I take that as an agreement

quote:
Originally posted by TrueCreation:

"flood waters abating by the 10th Month, then Noah opens the
Ark 40 days later to dry earth)."
--Something like that.

"During the time of the flood dead animals would sink to the bottom
(eventually), come to rest, and some would be buried."
--Mabye half would have had to 'sink to the bottom and come to rest', while some would have been immidiatelly burried.

"Some of these would be in conditions whereby fossilisation
would occur."
--Anything that touched sea bottom...their gonna get fossilized unless protected by some force, ie a predator or something of the like.

"Fossilisation is NOT a selective process. So long as the correct
conditions are prevalent, remains will be fossilised. ANY
animal could have become fossilised."
--Yup.

"Under these conditions we should expect to see NO SEQUENCE in
the burrial record, because the waters contained a number
of ALL animals and their death and subsequent burrial would be
related to the individual ability to survive in the water."
--Note: God didn't keep all the animals out of the water and wait till it was flooded to throw everything back onto the earth to be burrial, thereby constituting randomness...


Not quite sure what you mean here. Are you agreeing that the
burrials would be random ?

quote:
Originally posted by TrueCreation:

"What we see (and there are NO anomalies to the best of my knowledge)"
--Ofcourse there are no anomalies, Evolution will cooperate with anything found.

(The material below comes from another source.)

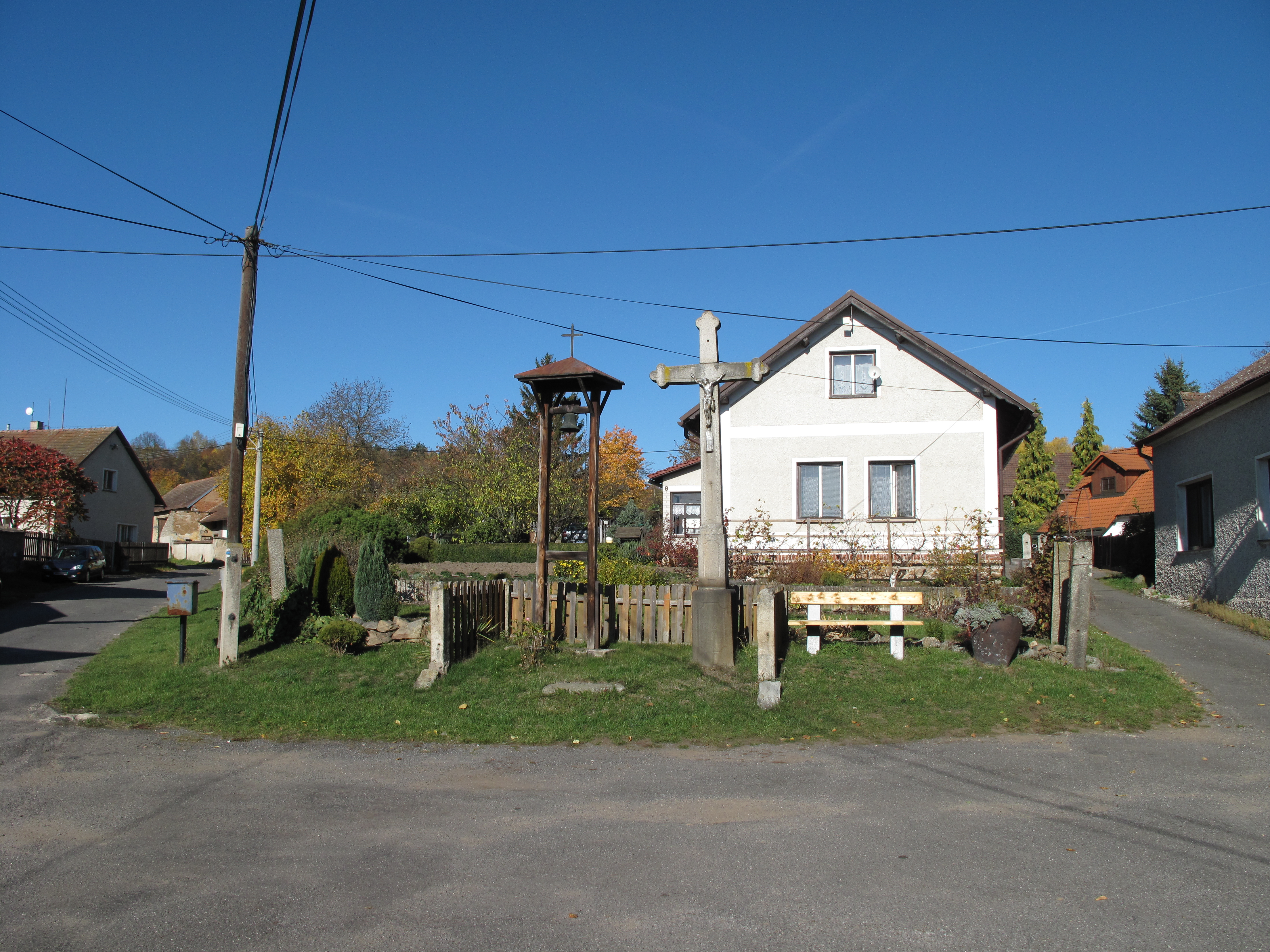 Křížek ve Vrančicích. Okres Příbram, Česká republika.

Not so. If a fossilised hominid were found in the jaws of an
Allosaurus evolution could NOT cope with that ... and I doubt
any modification of the theory could.

By 'no anomalies' I meant that where fossils are found, the same
(broadly speaking) types of fossil are found in the equivalent
layers ... all around the world.

quote:
Originally posted by TrueCreation:

"is a sequence of burrial which shows increasing complexity of form
from the oldest burrials to the most recent."
--Basically.

"Fossilised remains are restricted in the orders of animals represented."
--presented for burrial you mean.


No, not presented for burrial. In the flood model ALL animals
(barring the Arkers) were presented for burrial within a one year
period starting with the deluge.

I was getting more at the idea that only certain, 'older'
forms are represented in the fossil record. That's older
in a evolutionary interpretation, of course.

quote:
Originally posted by TrueCreation:

"There are NO fossilised lions, say."
--Because there were no lions preceeding the flood. For instance, Tigers and lions are related, along with the possible mountain lion and panther.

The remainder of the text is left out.